**Your objective**
Make an exact copy of the entries, and keep any pictures out of it.

======== Data for analysis ========

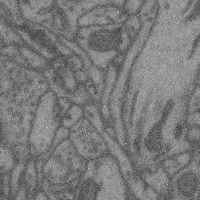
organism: Mouse
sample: Cerebral cortex
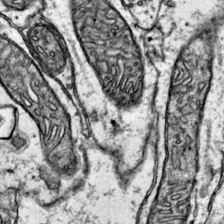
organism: Mouse
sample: Primary visual cortex
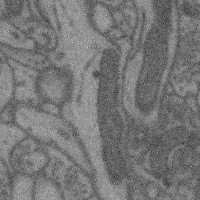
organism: Mouse
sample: Cerebral cortex
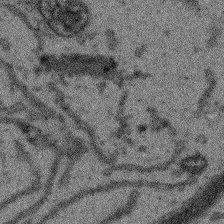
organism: Arabidopsis thaliana
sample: Root tip
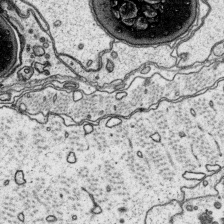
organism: Platynereis dumerilii
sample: Parapodia
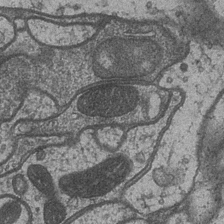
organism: Drosophila
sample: Optic medulla
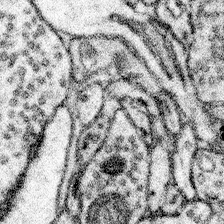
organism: Mouse
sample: Somatosensory cortex neuropil
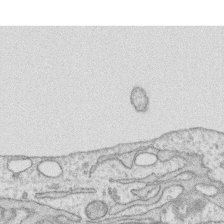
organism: Human
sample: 1205lu cells
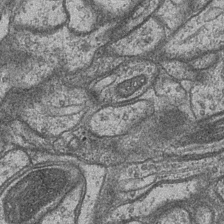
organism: Drosophila
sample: Optic medulla

========

**Result of this exercise**
organism: Mouse
sample: Cerebral cortex
organism: Mouse
sample: Primary visual cortex
organism: Mouse
sample: Cerebral cortex
organism: Arabidopsis thaliana
sample: Root tip
organism: Platynereis dumerilii
sample: Parapodia
organism: Drosophila
sample: Optic medulla
organism: Mouse
sample: Somatosensory cortex neuropil
organism: Human
sample: 1205lu cells
organism: Drosophila
sample: Optic medulla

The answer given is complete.